• _About this exercise_: Set every entry below down once more, exactly as it stands, without images.

• _Dataset records_:
────
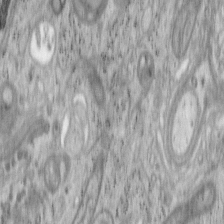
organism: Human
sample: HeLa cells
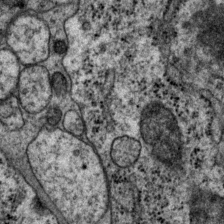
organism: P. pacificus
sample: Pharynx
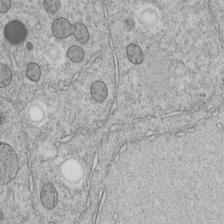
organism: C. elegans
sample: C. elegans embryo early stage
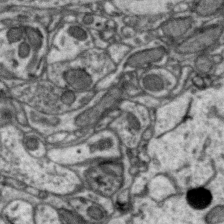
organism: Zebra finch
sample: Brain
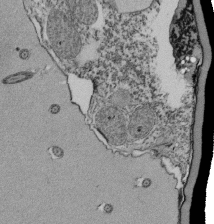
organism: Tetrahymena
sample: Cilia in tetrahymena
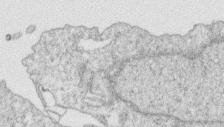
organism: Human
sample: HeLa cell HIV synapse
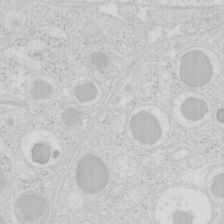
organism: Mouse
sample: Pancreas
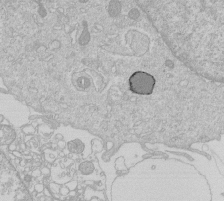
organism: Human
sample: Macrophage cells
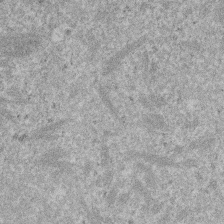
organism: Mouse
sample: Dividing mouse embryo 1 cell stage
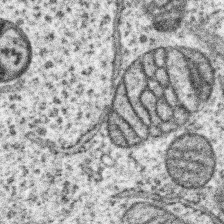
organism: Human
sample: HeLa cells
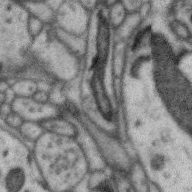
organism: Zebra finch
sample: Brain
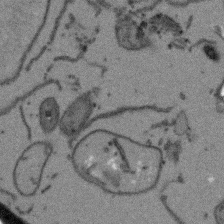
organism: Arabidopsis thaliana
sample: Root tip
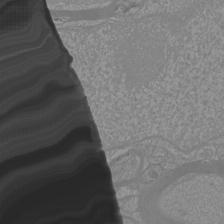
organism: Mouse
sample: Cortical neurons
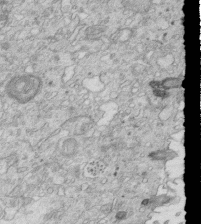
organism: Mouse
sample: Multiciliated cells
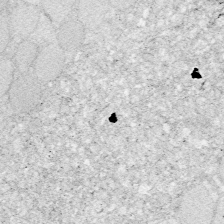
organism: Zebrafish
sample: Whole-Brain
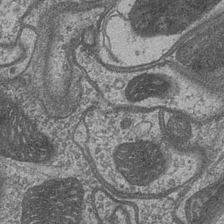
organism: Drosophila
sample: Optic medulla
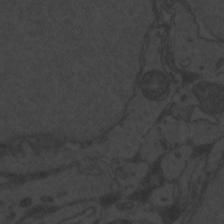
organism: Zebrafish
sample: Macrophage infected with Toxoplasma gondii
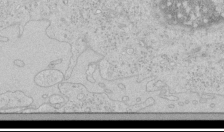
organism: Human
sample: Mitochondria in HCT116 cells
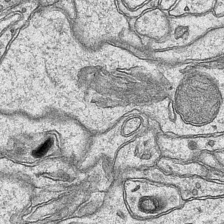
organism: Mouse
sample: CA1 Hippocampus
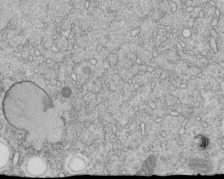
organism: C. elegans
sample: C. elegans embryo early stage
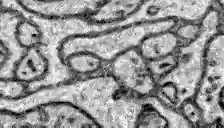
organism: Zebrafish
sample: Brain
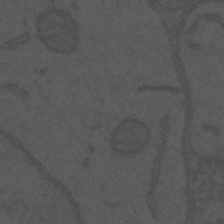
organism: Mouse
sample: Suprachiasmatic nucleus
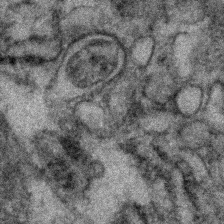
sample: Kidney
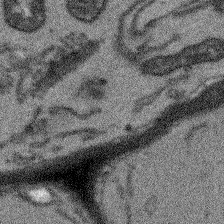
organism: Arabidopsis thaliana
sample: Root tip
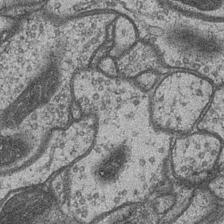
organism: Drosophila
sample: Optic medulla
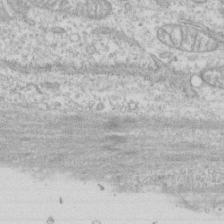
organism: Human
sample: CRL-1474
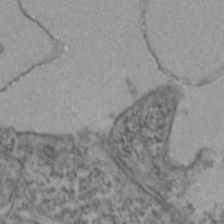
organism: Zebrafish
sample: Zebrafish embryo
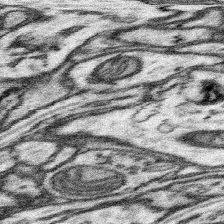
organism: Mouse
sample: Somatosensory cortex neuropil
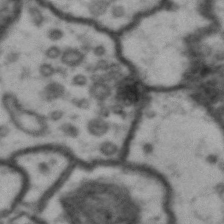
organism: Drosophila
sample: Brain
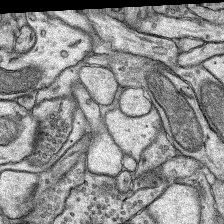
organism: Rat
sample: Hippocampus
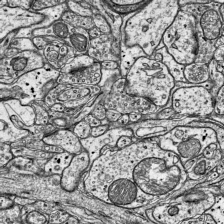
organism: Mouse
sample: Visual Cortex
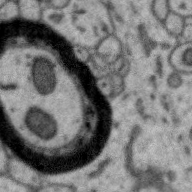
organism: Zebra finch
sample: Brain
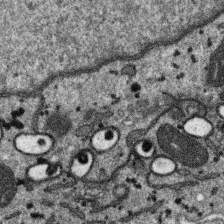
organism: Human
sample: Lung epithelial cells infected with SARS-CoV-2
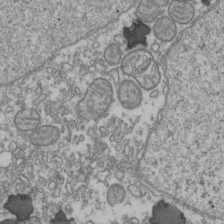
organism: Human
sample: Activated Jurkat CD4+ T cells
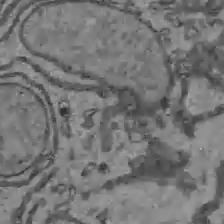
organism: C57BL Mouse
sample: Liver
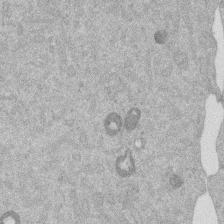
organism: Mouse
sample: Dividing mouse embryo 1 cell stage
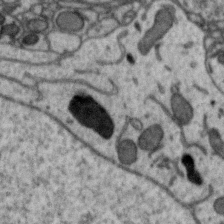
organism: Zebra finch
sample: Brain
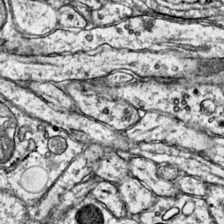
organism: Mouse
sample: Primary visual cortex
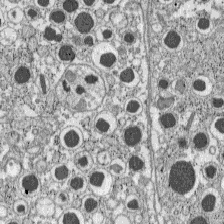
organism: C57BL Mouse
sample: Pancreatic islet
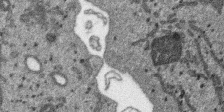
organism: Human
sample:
────
• _Solved exercise_:
organism: Human
sample: HeLa cells
organism: P. pacificus
sample: Pharynx
organism: C. elegans
sample: C. elegans embryo early stage
organism: Zebra finch
sample: Brain
organism: Tetrahymena
sample: Cilia in tetrahymena
organism: Human
sample: HeLa cell HIV synapse
organism: Mouse
sample: Pancreas
organism: Human
sample: Macrophage cells
organism: Mouse
sample: Dividing mouse embryo 1 cell stage
organism: Human
sample: HeLa cells
organism: Zebra finch
sample: Brain
organism: Arabidopsis thaliana
sample: Root tip
organism: Mouse
sample: Cortical neurons
organism: Mouse
sample: Multiciliated cells
organism: Zebrafish
sample: Whole-Brain
organism: Drosophila
sample: Optic medulla
organism: Zebrafish
sample: Macrophage infected with Toxoplasma gondii
organism: Human
sample: Mitochondria in HCT116 cells
organism: Mouse
sample: CA1 Hippocampus
organism: C. elegans
sample: C. elegans embryo early stage
organism: Zebrafish
sample: Brain
organism: Mouse
sample: Suprachiasmatic nucleus
sample: Kidney
organism: Arabidopsis thaliana
sample: Root tip
organism: Drosophila
sample: Optic medulla
organism: Human
sample: CRL-1474
organism: Zebrafish
sample: Zebrafish embryo
organism: Mouse
sample: Somatosensory cortex neuropil
organism: Drosophila
sample: Brain
organism: Rat
sample: Hippocampus
organism: Mouse
sample: Visual Cortex
organism: Zebra finch
sample: Brain
organism: Human
sample: Lung epithelial cells infected with SARS-CoV-2
organism: Human
sample: Activated Jurkat CD4+ T cells
organism: C57BL Mouse
sample: Liver
organism: Mouse
sample: Dividing mouse embryo 1 cell stage
organism: Zebra finch
sample: Brain
organism: Mouse
sample: Primary visual cortex
organism: C57BL Mouse
sample: Pancreatic islet
organism: Human
sample:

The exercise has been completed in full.